Following related question solution I created docker container which loads GoogleNews-vectors-negative300 KeyedVector inside docker container and load it all to memory
KeyedVectors.load(model_path, mmap='r')
word_vectors.most_similar('stuff')
Also I have another Docker container which provides REST API which loads this model with
KeyedVectors.load(model_path, mmap='r')
And I observe that fully loaded container takes more than 5GB of memory and each gunicorn worker takes 1.7 GB of memory.
CONTAINER ID NAME CPU % MEM USAGE / LIMIT MEM % NET I/O BLOCK I/O PIDS
acbfd080ab50 vectorizer_model_loader_1 0.00% 5.141GiB / 15.55GiB 33.07% 24.9kB / 0B 32.9MB / 0B 15
1a9ad3dfdb8d vectorizer_vectorizer_1 0.94% 1.771GiB / 15.55GiB 11.39% 26.6kB / 0B 277MB / 0B 17
However, I expect that all this processes share same memory for KeyedVector, so it only takes 5.4 GB shared between all containers.
Have someone tried to achieve that and succeed?
edit: I tried following code snippet and it indeed share same memory across different containers.
import mmap
from threading import Semaphore
with open("data/GoogleNews-vectors-negative300.bin", "rb") as f:
# memory-map the file, size 0 means whole file
fileno = f.fileno()
mm = mmap.mmap(fileno, 0, access=mmap.ACCESS_READ)
# read whole content
mm.read()
Semaphore(0).acquire()
# close the map
mm.close()
So the problem that KeyedVectors.load(model_path, mmap='r')
don't share memory
edit2:
Studying gensim's source code I see that np.load(subname(fname, attrib), mmap_mode=mmap)
is called to open memmaped file. Following code sample shares memory across multiple container.

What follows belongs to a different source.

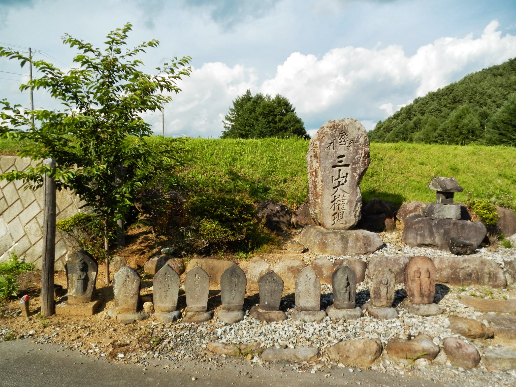 Izumino, Chino, Nagano Prefecture 391-0214, Japan

from threading import Semaphore
import numpy as np
data = np.load('data/native_format.bin.vectors.npy', mmap_mode='r')
print(data.shape)
# load whole file to memory
print(data.mean())
Semaphore(0).acquire()
After extensive debugging I figured out that mmap works as expected for numpy arrays in KeyedVectors
object.
However, KeyedVectors have other attributes like self.vocab
, self.index2word
and self.index2entity
which are not shared and consumes ~1.7 GB of memory for each object.